- Exercise inputs:
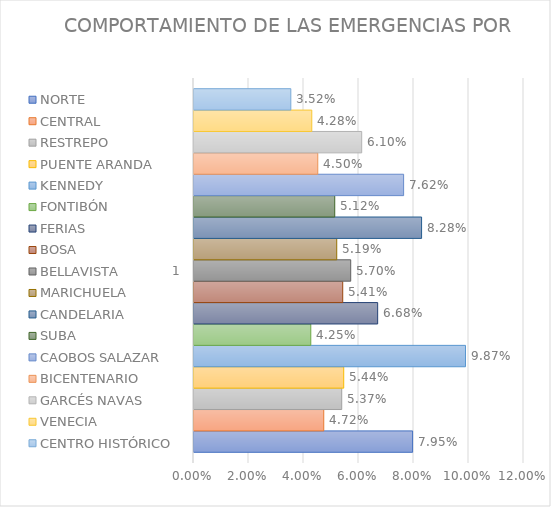
| Category | NORTE | CENTRAL | RESTREPO | PUENTE ARANDA | KENNEDY | FONTIBÓN | FERIAS | BOSA | BELLAVISTA | MARICHUELA | CANDELARIA | SUBA | CAOBOS SALAZAR | BICENTENARIO | GARCÉS NAVAS | VENECIA | CENTRO HISTÓRICO |
|---|---|---|---|---|---|---|---|---|---|---|---|---|---|---|---|---|---|
| 0 | 0.079 | 0.047 | 0.054 | 0.054 | 0.099 | 0.042 | 0.067 | 0.054 | 0.057 | 0.052 | 0.083 | 0.051 | 0.076 | 0.045 | 0.061 | 0.043 | 0.035 |
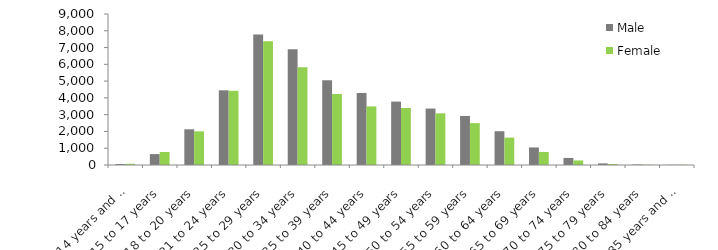
| Category | Male | Female |
|---|---|---|
| 14 years and under | 61 | 71 |
| 15 to 17 years | 651 | 774 |
| 18 to 20 years | 2129 | 2007 |
| 21 to 24 years | 4452 | 4424 |
| 25 to 29 years | 7785 | 7379 |
| 30 to 34 years | 6904 | 5825 |
| 35 to 39 years | 5051 | 4233 |
| 40 to 44 years | 4293 | 3491 |
| 45 to 49 years | 3779 | 3399 |
| 50 to 54 years | 3363 | 3080 |
| 55 to 59 years | 2924 | 2495 |
| 60 to 64 years | 2013 | 1633 |
| 65 to 69 years | 1047 | 777 |
| 70 to 74 years | 421 | 271 |
| 75 to 79 years | 95 | 59 |
| 80 to 84 years | 32 | 15 |
| 85 years and over | 13 | 19 |
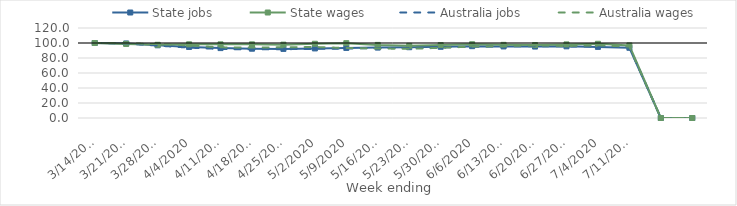
| Category | State jobs | State wages | Australia jobs | Australia wages |
|---|---|---|---|---|
| 14/03/2020 | 100 | 100 | 100 | 100 |
| 21/03/2020 | 99.383 | 98.756 | 99.345 | 99.743 |
| 28/03/2020 | 96.947 | 97.621 | 96.491 | 98.481 |
| 04/04/2020 | 94.688 | 98.255 | 93.819 | 96.778 |
| 11/04/2020 | 93.195 | 98.189 | 91.996 | 94.184 |
| 18/04/2020 | 92.381 | 98.193 | 91.451 | 94.032 |
| 25/04/2020 | 92.137 | 97.828 | 91.738 | 94.241 |
| 02/05/2020 | 92.766 | 98.98 | 92.109 | 94.689 |
| 09/05/2020 | 93.414 | 99.775 | 92.629 | 93.316 |
| 16/05/2020 | 93.858 | 97.474 | 93.158 | 92.67 |
| 23/05/2020 | 94.361 | 96.239 | 93.449 | 92.26 |
| 30/05/2020 | 94.955 | 97.215 | 94.006 | 93.552 |
| 06/06/2020 | 95.784 | 98.338 | 94.942 | 95.15 |
| 13/06/2020 | 95.432 | 97.528 | 95.443 | 95.811 |
| 20/06/2020 | 95.25 | 97.286 | 95.785 | 96.851 |
| 27/06/2020 | 95.58 | 98.126 | 95.571 | 95.974 |
| 04/07/2020 | 94.81 | 98.962 | 95.033 | 96.971 |
| 11/07/2020 | 93.626 | 96.806 | 94.423 | 95.167 |
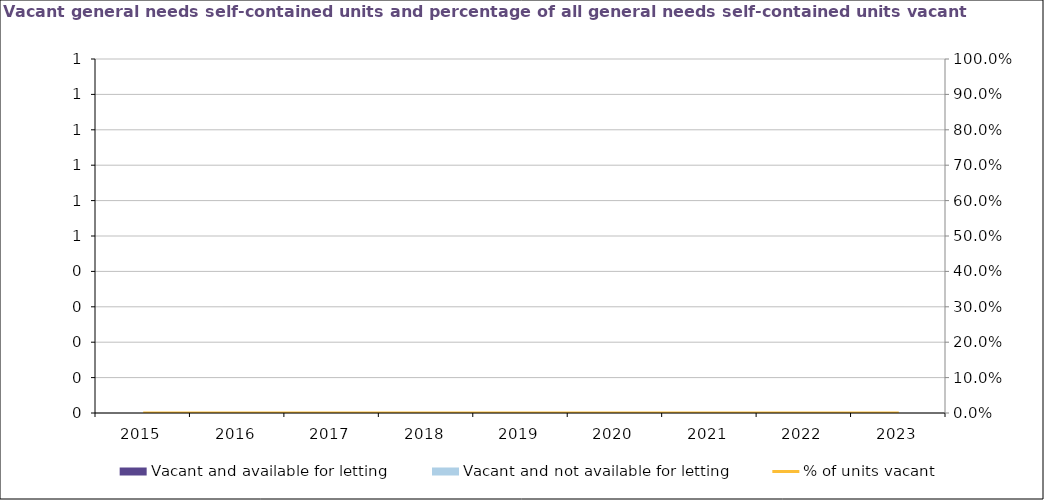
| Category | Vacant and available for letting | Vacant and not available for letting |
|---|---|---|
| 2015.0 | 0 | 0 |
| 2016.0 | 0 | 0 |
| 2017.0 | 0 | 0 |
| 2018.0 | 0 | 0 |
| 2019.0 | 0 | 0 |
| 2020.0 | 0 | 0 |
| 2021.0 | 0 | 0 |
| 2022.0 | 0 | 0 |
| 2023.0 | 0 | 0 |
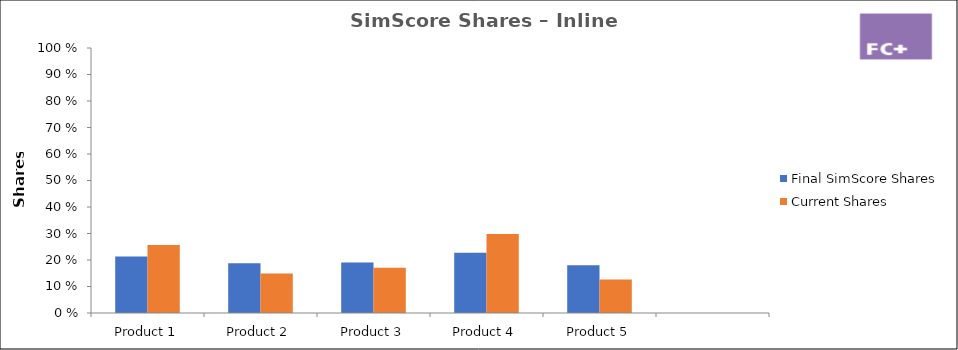
| Category | Final SimScore Shares | Current Shares |
|---|---|---|
| Product 1 | 0.214 | 0.256 |
| Product 2 | 0.188 | 0.149 |
| Product 3 | 0.191 | 0.171 |
| Product 4 | 0.228 | 0.298 |
| Product 5 | 0.18 | 0.126 |
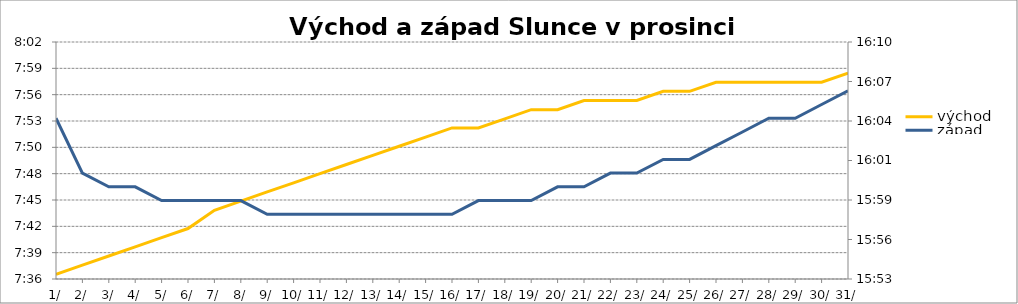
| Category | východ |
|---|---|
| 2015-12-01 | 0.317 |
| 2015-12-02 | 0.318 |
| 2015-12-03 | 0.319 |
| 2015-12-04 | 0.319 |
| 2015-12-05 | 0.32 |
| 2015-12-06 | 0.321 |
| 2015-12-07 | 0.322 |
| 2015-12-08 | 0.323 |
| 2015-12-09 | 0.324 |
| 2015-12-10 | 0.324 |
| 2015-12-11 | 0.325 |
| 2015-12-12 | 0.326 |
| 2015-12-13 | 0.326 |
| 2015-12-14 | 0.327 |
| 2015-12-15 | 0.328 |
| 2015-12-16 | 0.328 |
| 2015-12-17 | 0.328 |
| 2015-12-18 | 0.329 |
| 2015-12-19 | 0.33 |
| 2015-12-20 | 0.33 |
| 2015-12-21 | 0.331 |
| 2015-12-22 | 0.331 |
| 2015-12-23 | 0.331 |
| 2015-12-24 | 0.331 |
| 2015-12-25 | 0.331 |
| 2015-12-26 | 0.332 |
| 2015-12-27 | 0.332 |
| 2015-12-28 | 0.332 |
| 2015-12-29 | 0.332 |
| 2015-12-30 | 0.332 |
| 2015-12-31 | 0.333 |
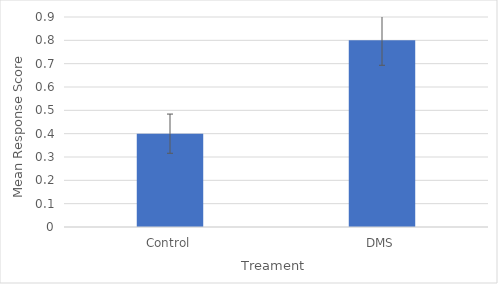
| Category | Series 0 |
|---|---|
| Control | 0.4 |
| DMS | 0.8 |
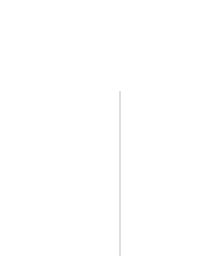
| Category | Positive | Negative |
|---|---|---|
| 0 | 0 | 0 |
| 1 | 169 | 0 |
| 2 | 169 | -169 |
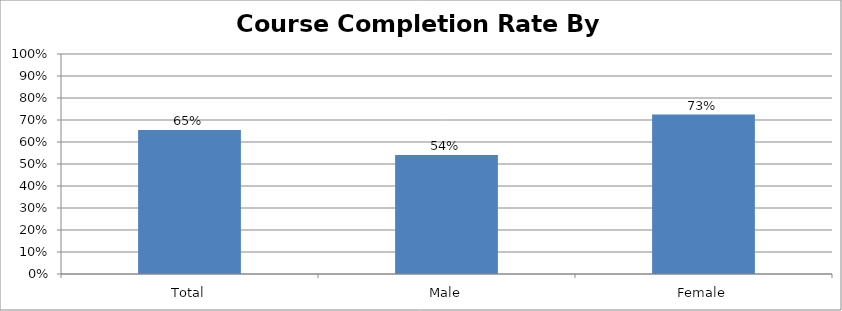
| Category | Course Completion By Gender |
|---|---|
| Total | 0.655 |
| Male | 0.541 |
| Female | 0.725 |
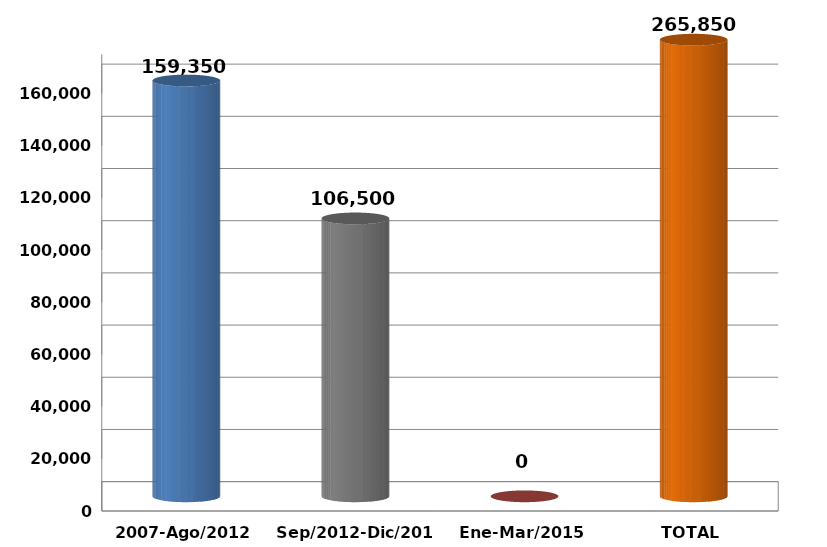
| Category | Series 0 |
|---|---|
| 2007-Ago/2012 | 159350 |
| Sep/2012-Dic/2014 | 106500 |
| Ene-Mar/2015 | 0 |
| TOTAL | 265850 |
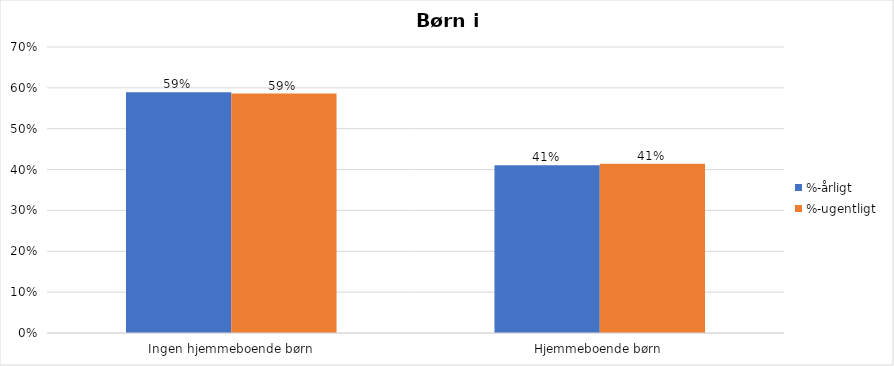
| Category | %-årligt | %-ugentligt |
|---|---|---|
| Ingen hjemmeboende børn | 0.589 | 0.586 |
| Hjemmeboende børn | 0.411 | 0.414 |
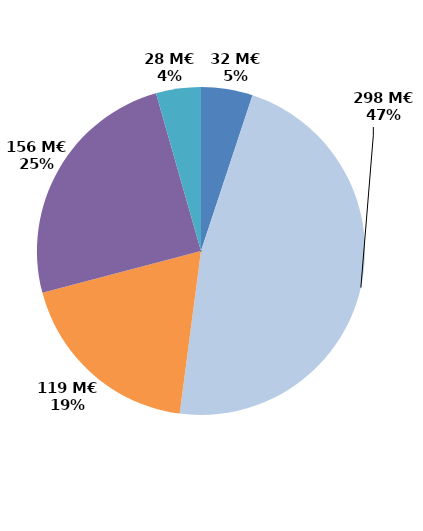
| Category | Series 0 |
|---|---|
| Contrats aidés marchand (hors IAE) | 32.262 |
| Contrats aidés non marchand (hors IAE) | 297.887 |
| Insertion par l'activité économique | 119.312 |
| Mesures en faveur des handicapés | 156.494 |
| Autres emplois aidés | 28.039 |
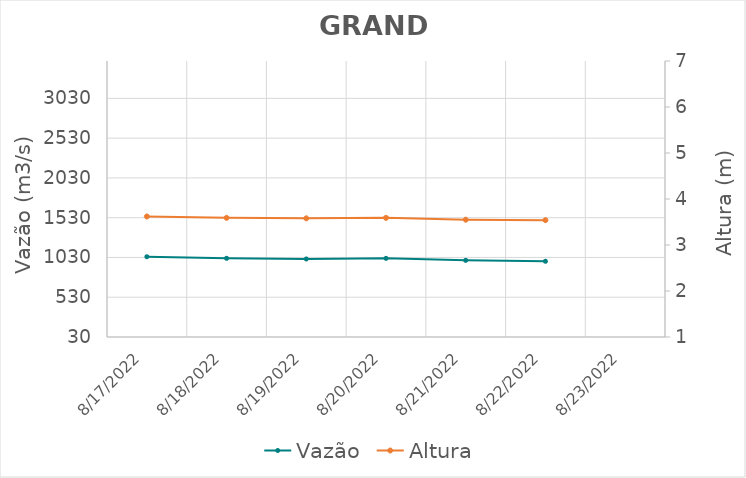
| Category | Vazão |
|---|---|
| 4/26/22 | 3205.71 |
| 4/25/22 | 3076.9 |
| 4/24/22 | 3022.48 |
| 4/23/22 | 2956.02 |
| 4/22/22 | 2862.73 |
| 4/21/22 | 2621.07 |
| 4/20/22 | 2679.31 |
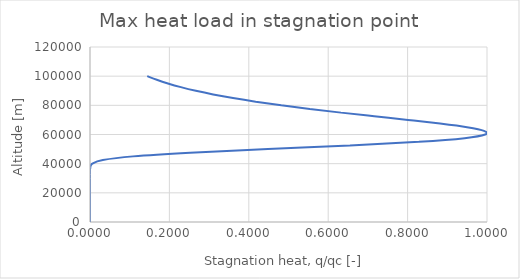
| Category | Series 0 |
|---|---|
| 0.14411308650247637 | 100000 |
| 0.16824749849648932 | 97500 |
| 0.1963219342429035 | 95000 |
| 0.2289188264211284 | 92500 |
| 0.26666981815280366 | 90000 |
| 0.31023564285808497 | 87500 |
| 0.36026679434097447 | 85000 |
| 0.4173336669854822 | 82500 |
| 0.4818096596495476 | 80000 |
| 0.5536844029084684 | 77500 |
| 0.6322781359106259 | 75000 |
| 0.7158263079489187 | 72500 |
| 0.800915037880781 | 70000 |
| 0.8817918392228498 | 67500 |
| 0.949683686289183 | 65000 |
| 0.9924661837047032 | 62500 |
| 0.9953583486292337 | 60000 |
| 0.943656034859516 | 57500 |
| 0.8284319304367935 | 55000 |
| 0.654726089049559 | 52500 |
| 0.44820797785985195 | 50000 |
| 0.2521344733948143 | 47500 |
| 0.10845218596077726 | 45000 |
| 0.03232541602319519 | 42500 |
| 0.005835959714075955 | 40000 |
| 0.0005309680216360073 | 37500 |
| 1.8933764069727728e-05 | 35000 |
| 1.876691935254094e-07 | 32500 |
| 3.232733766030217e-10 | 30000 |
| 5.093058414688081e-14 | 27500 |
| 3.051824400197042e-19 | 25000 |
| 2.0963600313963167e-26 | 22500 |
| 3.2046794057858224e-36 | 20000 |
| 1.1599677590391188e-49 | 17500 |
| 4.649659661806377e-68 | 15000 |
| 3.138894007989337e-93 | 12500 |
| 1.168669333149617e-127 | 10000 |
| 9.634272119008366e-175 | 7500 |
| 4.007764133159523e-239 | 5000 |
| 0.0 | 2500 |
| 0.0 | 0 |

- Your task:
Scan the records above, count the lines with "hors" in them, and give only the number.

- Response:
2